ロサンゼルス・タイムズの美術評論家クリストファー・ナイトは、JANM の展覧会「グレン・カイノ:アキズ・マーケット」を「魅惑的な夢の劇場」と呼んでいます。このバーチャルリアリティ体験は、カイノの家族の歴史における重要な場所を描いています。それは、アーティストのグレン・アキラ・カイノ自身が経験したことのない場所です。集合的な記憶、夢、芸術、そして歴史の場所です。

グレン・カイノ氏がアキズ・マーケットのオープニングレセプションでスピーチをする。写真はマイク・パルマ氏による。

展示されている仮想の街角の店とアート作品は、祖父母のアキラとサチエ・シライシ、そして彼らが1957年から1970年にかけてロサンゼルス東部のシティテラス地区で経営していた小さな近所の市場にインスピレーションを得たものです。アーティストのカイノ(アキラの孫で同名)が制作したこの展示は、カイノ、彼の家族、そしてコミュニティの物語を通して、第二次世界大戦中の日系アメリカ人の強制収容体験を探ります。

カイノ氏が仮想的に再現した、家族の街角の店を歩いていくと、世代を超えて受け継がれてきた家族の物語、アートワーク、地域の歴史が詰まった、コラージュのような緻密で整然とした空間に突入します。ロサンゼルスで生まれ、カリフォルニア州セリトスで育ったカイノ氏は、幼い頃から創作活動を始めました。

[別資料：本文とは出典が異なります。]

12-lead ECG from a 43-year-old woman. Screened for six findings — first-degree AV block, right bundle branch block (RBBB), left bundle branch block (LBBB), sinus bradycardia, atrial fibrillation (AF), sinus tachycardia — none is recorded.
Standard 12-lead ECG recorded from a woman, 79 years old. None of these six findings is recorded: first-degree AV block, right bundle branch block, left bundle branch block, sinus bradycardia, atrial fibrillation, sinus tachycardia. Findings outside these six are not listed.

「私と友達は自分たちでおもちゃを作ったり、アクションフィギュアなどを手に入れたりしていましたが、乗り物や舞台装置は買えなかったり、買えなかったりしたので、風景はすべて自分たちで作りました。そして、私が最初にキットバッシュやキットバッシュに出会ったのは、子どもの頃に自分たちでおもちゃを作ったときでした。」

キットバッシングというコンセプト、つまり他のスケールモデルキットのパーツを使って新しいスケールモデルを作るというコンセプトは、やがて彼の芸術活動の中心となる信条となりました。カリフォルニア大学アーバイン校で美術学士号、カリフォルニア大学サンディエゴ校で美術学修士号を取得した後、カイノは政治的で魅力的、そして美しい、挑戦的な問題をテーマとしたアートを制作する小さなスタジオを設立しました。

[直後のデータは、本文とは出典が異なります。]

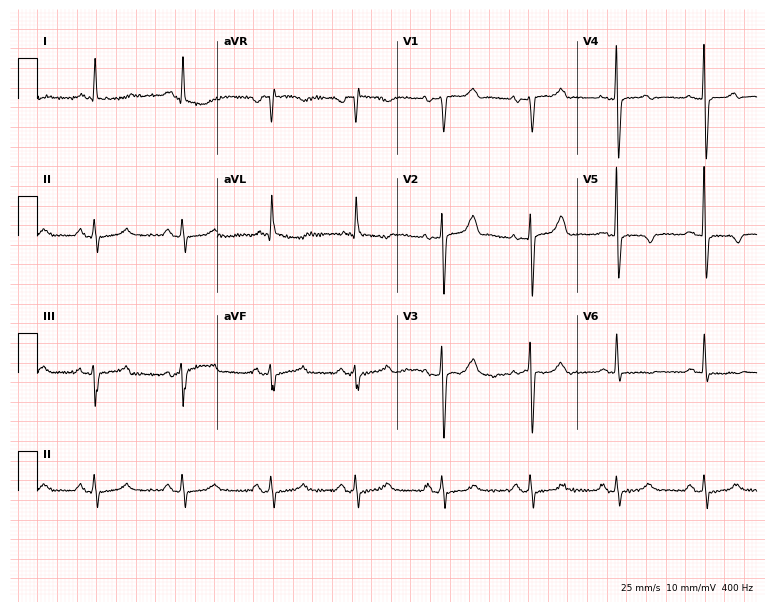
Electrocardiogram, a 77-year-old female. Of the six screened findings (first-degree AV block, right bundle branch block, left bundle branch block, sinus bradycardia, atrial fibrillation, sinus tachycardia), none is recorded. Other findings, if any, are not listed.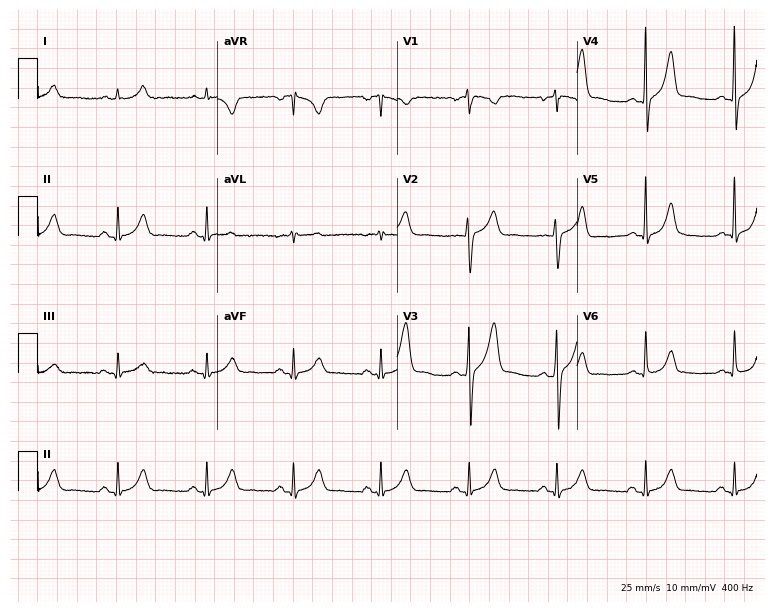
12-lead ECG from a male patient, 50 years old (7.3-second recording at 400 Hz). Recorded interpretation: within normal limits.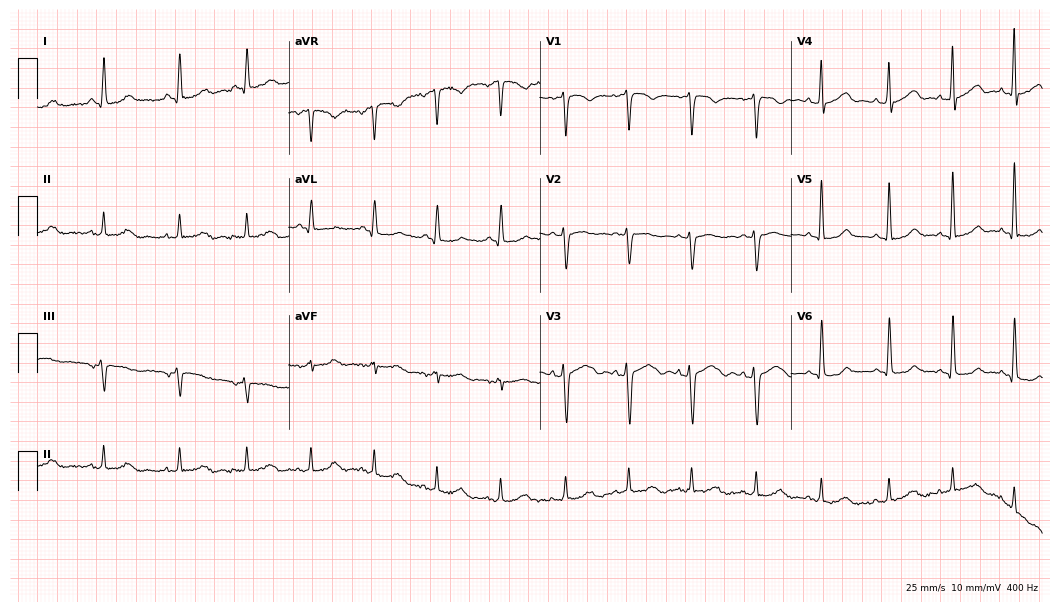
Standard 12-lead ECG recorded from a 37-year-old woman. None of these six findings is recorded: first-degree AV block, right bundle branch block (RBBB), left bundle branch block (LBBB), sinus bradycardia, atrial fibrillation (AF), sinus tachycardia. Only these six findings were labelled.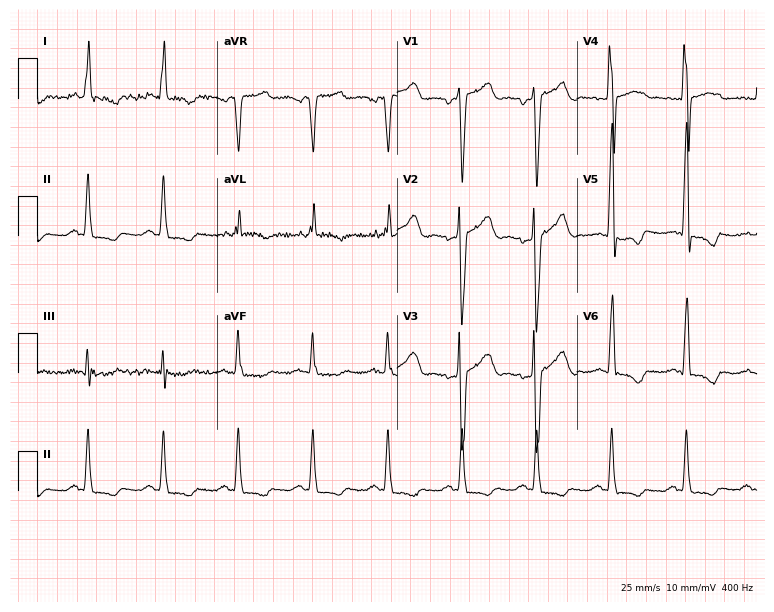
Resting 12-lead electrocardiogram (7.3-second recording at 400 Hz). Patient: a 52-year-old male. None of these six findings is recorded: first-degree AV block, right bundle branch block, left bundle branch block, sinus bradycardia, atrial fibrillation, sinus tachycardia. Only these six findings were labelled.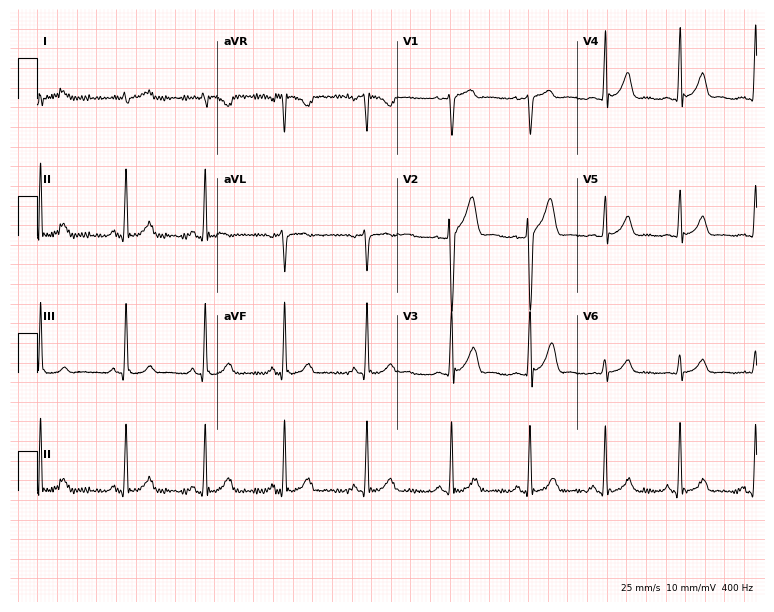
ECG — a 22-year-old male patient. Screened for six findings — first-degree AV block, right bundle branch block, left bundle branch block, sinus bradycardia, atrial fibrillation, sinus tachycardia — none is recorded.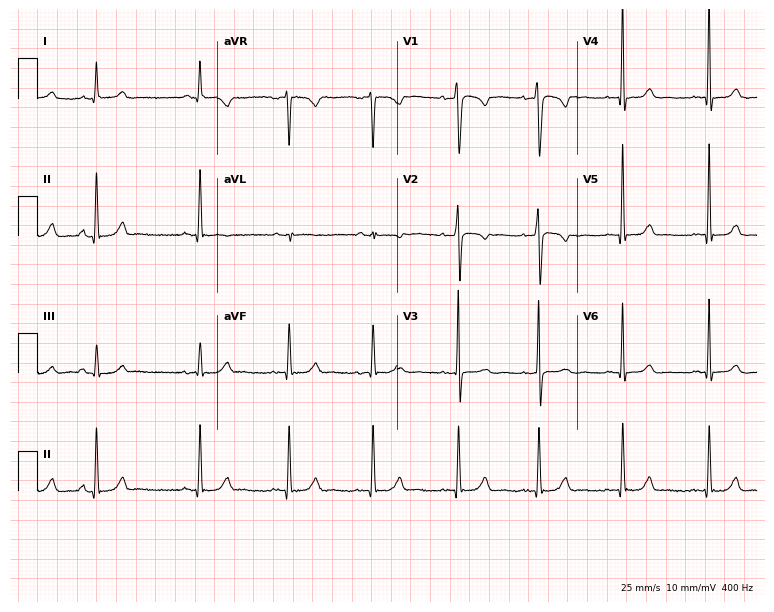
Electrocardiogram (7.3-second recording at 400 Hz), a 23-year-old female patient. Overall reading on record: normal ECG.

「私はチャートを持っています。それを『関心の星座』と呼んでいます。それは、ポストコロニアリズム、空間創造、魔法の信仰体系など、私のキャリア全体を通じて実践を推進してきた約18の大規模な調査領域です。私は、カテゴリーに当てはまらない実践を生み出したので、作品が当てはまるカテゴリーは複数あります。しかし、スタジオには一連の北極星と導きの光があり、それが私のキャリアを通じてすべての活動を推進してきたのです」とカイノは語った。

『Aki's Market』も例外ではありません。彼は祖父母の戦後の努力を調査することで、アメリカの強制移住の慣行と第二次世界大戦中の強制収容による世代を超えたトラウマを検証し、強制収容の遺物に疑問を投げかけています。

グレン・カイノ、Still from The Store 、2023年、VR機器とミクストメディアのインスタレーション、サイズ可変。アーティストとPace Gallery提供。

「両親の行動を通じてそれがどのように受け継がれ、両親の行動が私の行動に微妙な影響を与え、私の行動が子供たちにどのような影響を与えるのか。私だけでなく、コミュニティ全体に影響するのでしょうか?」とカイノは問いかけた。アキズ・マーケットは、その問いに対するひとつの解釈であり答えである。彼はまた、別の問いも提起している。アジア系アメリカ人の男性らしさのポジティブなロールモデルは、人の価値にどのように貢献するのか?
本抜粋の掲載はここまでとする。